Auch die Formulierung in der Gesetzesbegründung, ein Gastronom könne ein Rauchverbot in seinem Betrieb umsetzen und müsse notfalls ein Hausverbot erteilen, biete keine Lösung.
"Wie soll so etwas in der Praxis funktionieren? Oder sollen Andere Gäste den Wirt anzeigen oder den Mitarbeiter des Wirtes? Das sind Dinge, die auch einmal pragmatisch gesehen werden. Ich denke, das wird nicht funktionieren."
Das denke ich auch:
  • Eine Strafverfolgung wegen Hausfriedensbruchs scheidet nach Paragraph 123 des Strafgesetzbuches aus, wenn der Gastronom keinen Antrag auf Strafverfolgung stellt. Anders ausgedrückt: Der Gesetzgeber kann evtl. den Gastronomen nötigen, ein Hausverbot auszusprechen, aber er kann ihn nicht zwingen, einen Strafantrag zu stellen.

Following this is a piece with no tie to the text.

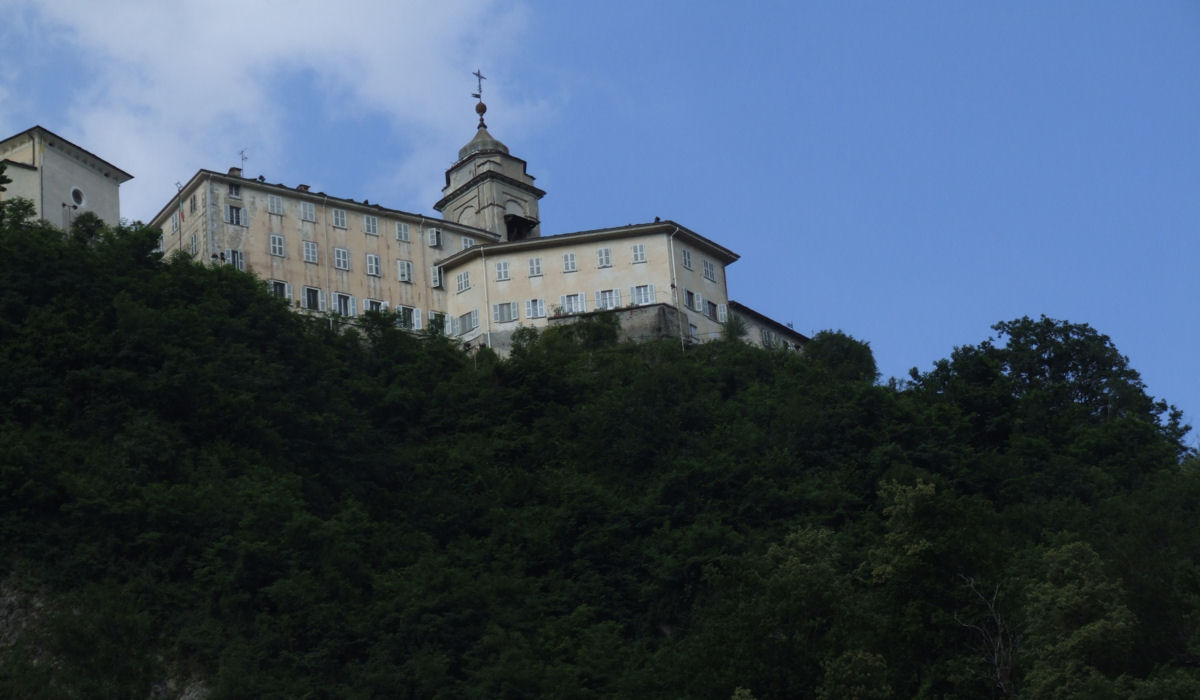 Sacro Monte di Varallo, Varallo Sesia, Italy

  • Da der Gastronom das Hausverbot nicht ernst meint, sondern es nur ausspricht, um sich selbst einem Ordnungswidrigkeitsverfahren zu entziehen, ist er nicht einmal berechtigt, einen Strafantrag zu stellen: Der rauchende Gast hat nicht den Hausfrieden gebrochen, solange der Hausherr im Grunde seines Herzens nichts dagegen hat, wenn er raucht. Den Hausfrieden bricht vielmehr der Staat, der sich anmaßt, darüber zu entscheiden, was im Hause des Gastronomen vorgeht, und den Willen des Hausherrn zu beugen versucht.

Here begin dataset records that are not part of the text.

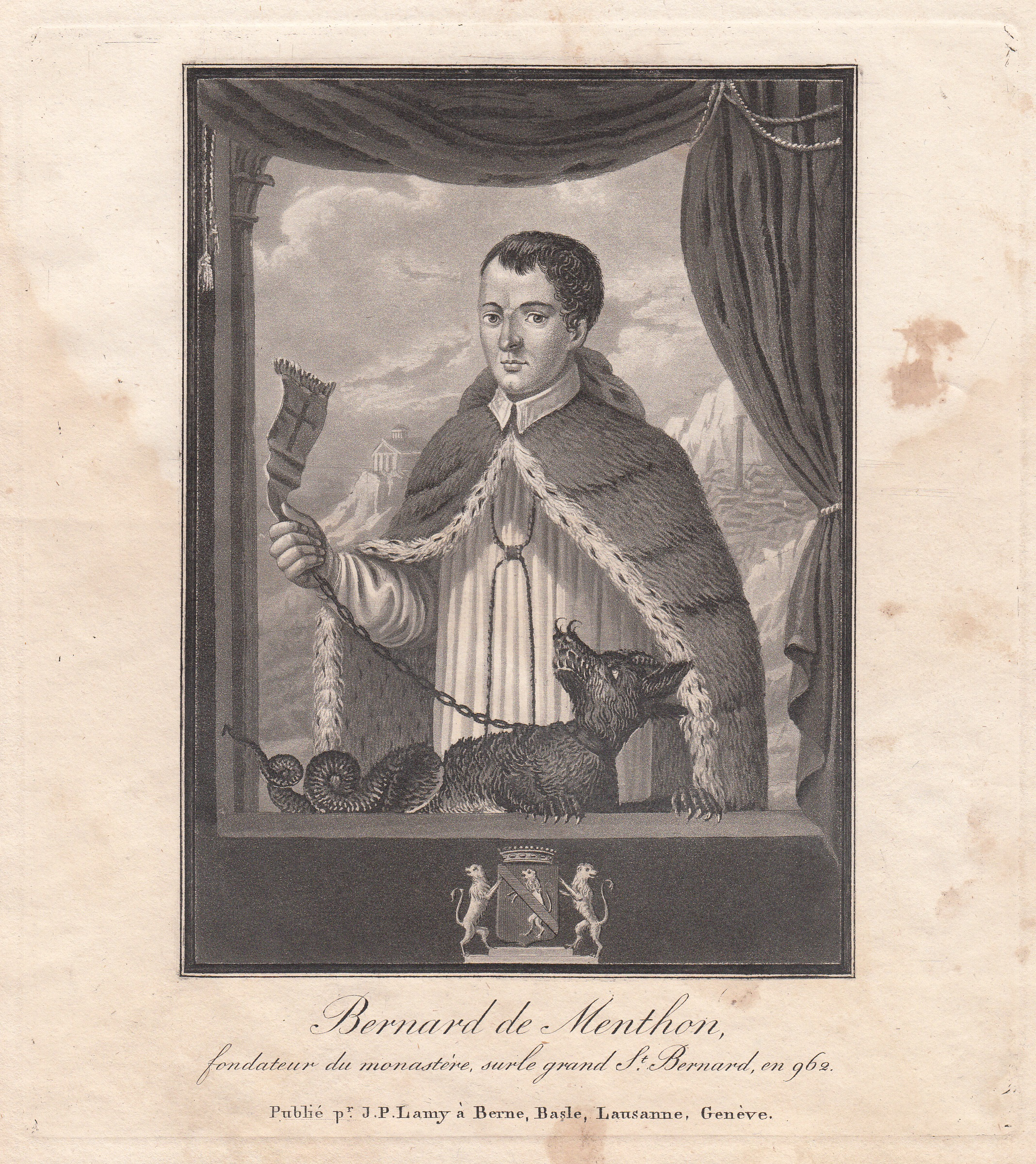 Gravure de St Bernard de Menthon publiée vers 1830 par Johann Peter Lamy, Suisse
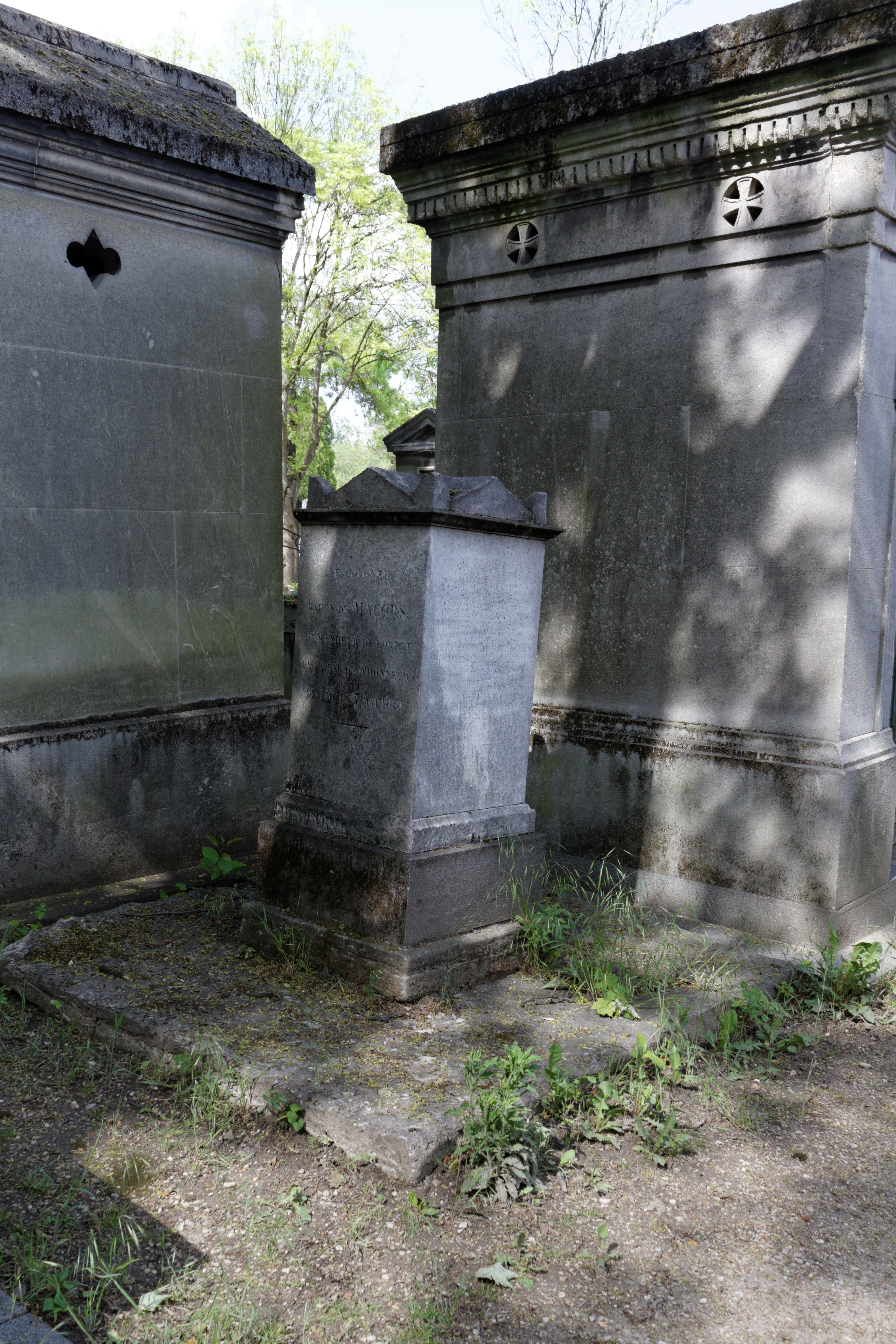 Sépulture du général François Antoine Joseph Nicolas Macors (1744-1825), son épouse Louise Chaumat, décédée en 1803 et son fils le colonel baron de Macors, décédé en 1851.
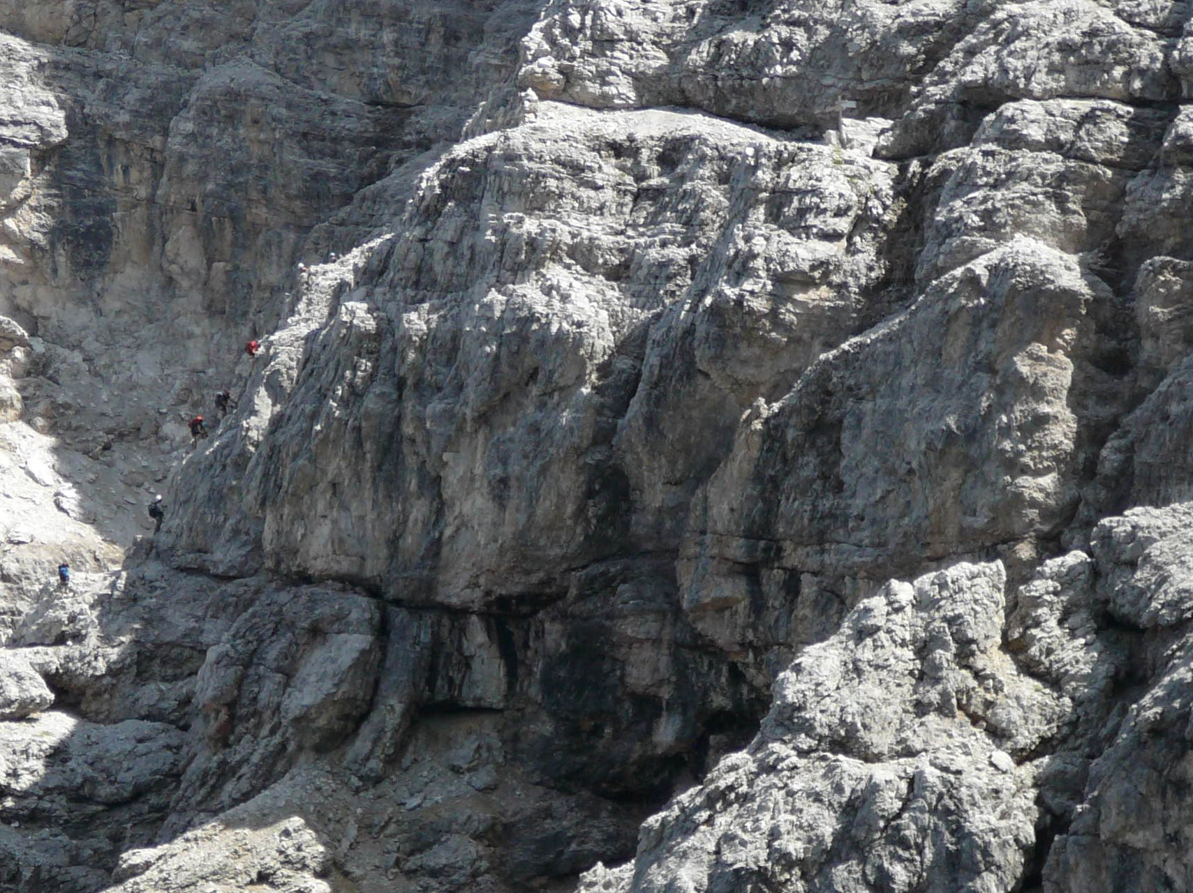 Strada degli Alpini - via ferrata
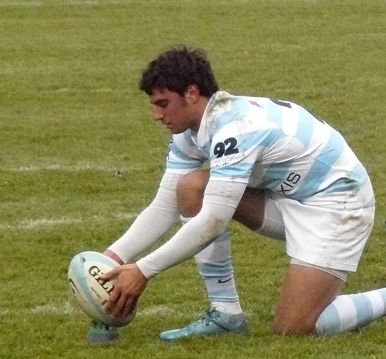 Jonathan Wisniewski, demi d'ouverture au Racing Métro 92, lors du match contre le CS Bourgoin-Jallieu, le 3 janvier 2010 à Colombes.

  • Wenn der Gesetzgeber Gastronomen dazu zwingen will, Gästen ein Hausverbot zu erteilen, maßt er sich selbst das Hausrecht an. Wenn der Staat Hausherr spielen will, soll er den selbständigen Gastronomen ihre Betriebe abkaufen, die Gastronomen und ihre Mitarbeiter in den öffentlichen Dienst einstellen und fürderhin die Verluste tragen, wenn wir dann auch mal Sesselfurzer spielen.